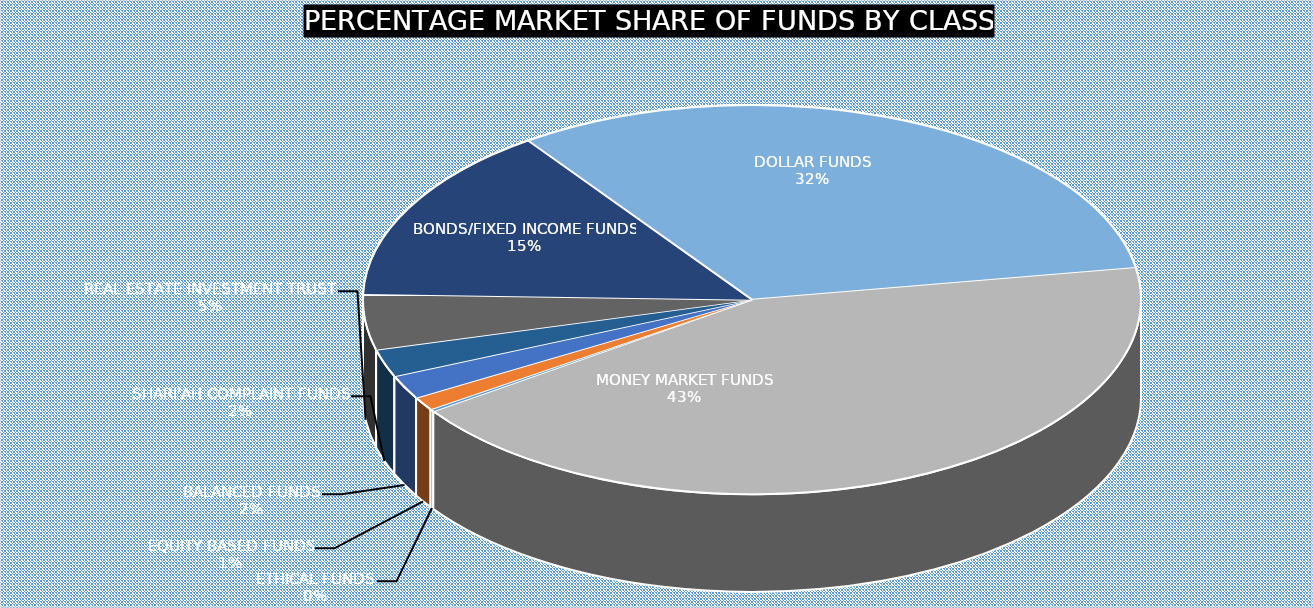
| Category | October 2023 |
|---|---|
| ETHICAL FUNDS | 3894497549.42 |
| EQUITY BASED FUNDS | 22547906750.89 |
| BALANCED FUNDS | 39714521842.85 |
| SHARI'AH COMPLAINT FUNDS | 46293023793.2 |
| REAL ESTATE INVESTMENT TRUST | 92891430368.21 |
| BONDS/FIXED INCOME FUNDS | 297868826945.44 |
| DOLLAR FUNDS | 648612941310.152 |
| MONEY MARKET FUNDS | 864770269550.74 |
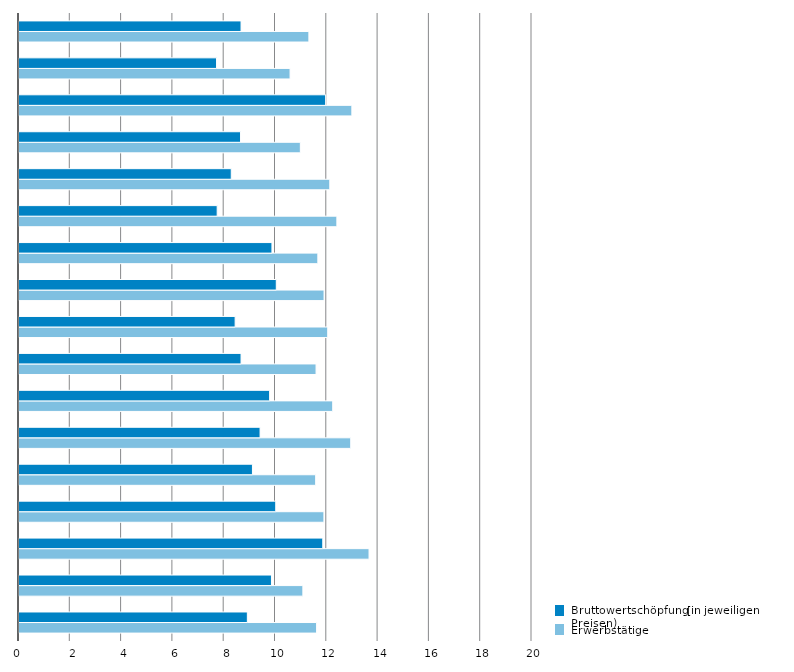
| Category | Erwerbstätige | Bruttowertschöpfung (in jeweiligen Preisen) |
|---|---|---|
| 0 | 11.603 | 8.902 |
| 1 | 11.067 | 9.842 |
| 2 | 13.647 | 11.843 |
| 3 | 11.888 | 10.01 |
| 4 | 11.566 | 9.101 |
| 5 | 12.933 | 9.398 |
| 6 | 12.23 | 9.771 |
| 7 | 11.581 | 8.657 |
| 8 | 12.036 | 8.426 |
| 9 | 11.893 | 10.031 |
| 10 | 11.651 | 9.861 |
| 11 | 12.392 | 7.726 |
| 12 | 12.116 | 8.275 |
| 13 | 10.969 | 8.637 |
| 14 | 12.977 | 11.955 |
| 15 | 10.568 | 7.702 |
| 16 | 11.301 | 8.657 |
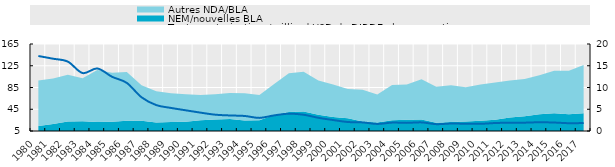
| Category | Toutes autorisations/milliard USD de DIRDE pharmaceutiques |
|---|---|
| 1980.0 | 17.238 |
| 1981.0 | 16.616 |
| 1982.0 | 15.951 |
| 1983.0 | 13.321 |
| 1984.0 | 14.37 |
| 1985.0 | 12.466 |
| 1986.0 | 11.057 |
| 1987.0 | 7.754 |
| 1988.0 | 5.953 |
| 1989.0 | 5.304 |
| 1990.0 | 4.757 |
| 1991.0 | 4.223 |
| 1992.0 | 3.751 |
| 1993.0 | 3.572 |
| 1994.0 | 3.456 |
| 1995.0 | 3.016 |
| 1996.0 | 3.588 |
| 1997.0 | 3.977 |
| 1998.0 | 3.739 |
| 1999.0 | 3.035 |
| 2000.0 | 2.521 |
| 2001.0 | 2.066 |
| 2002.0 | 1.974 |
| 2003.0 | 1.622 |
| 2004.0 | 1.93 |
| 2005.0 | 1.867 |
| 2006.0 | 1.979 |
| 2007.0 | 1.577 |
| 2008.0 | 1.713 |
| 2009.0 | 1.67 |
| 2010.0 | 1.645 |
| 2011.0 | 1.834 |
| 2012.0 | 1.908 |
| 2013.0 | 1.917 |
| 2014.0 | 2.013 |
| 2015.0 | 1.945 |
| 2016.0 | 1.792 |
| 2017.0 | 1.83 |
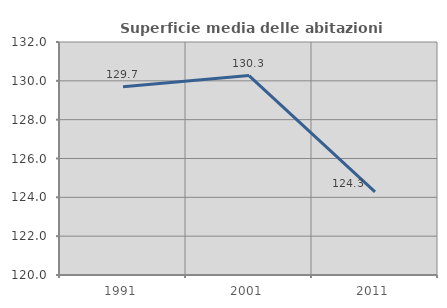
| Category | Superficie media delle abitazioni occupate |
|---|---|
| 1991.0 | 129.691 |
| 2001.0 | 130.272 |
| 2011.0 | 124.286 |
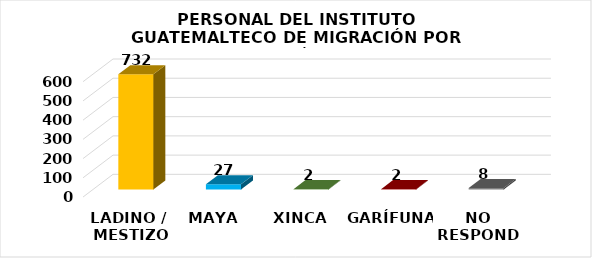
| Category | Series 0 |
|---|---|
| LADINO /
 MESTIZO | 732 |
| MAYA | 27 |
| XINCA | 2 |
| GARÍFUNA | 2 |
| NO RESPONDE | 8 |

★ ★ ★ ★ ★

Provide only the number of lines from the material above that include the word "FUNDS".

7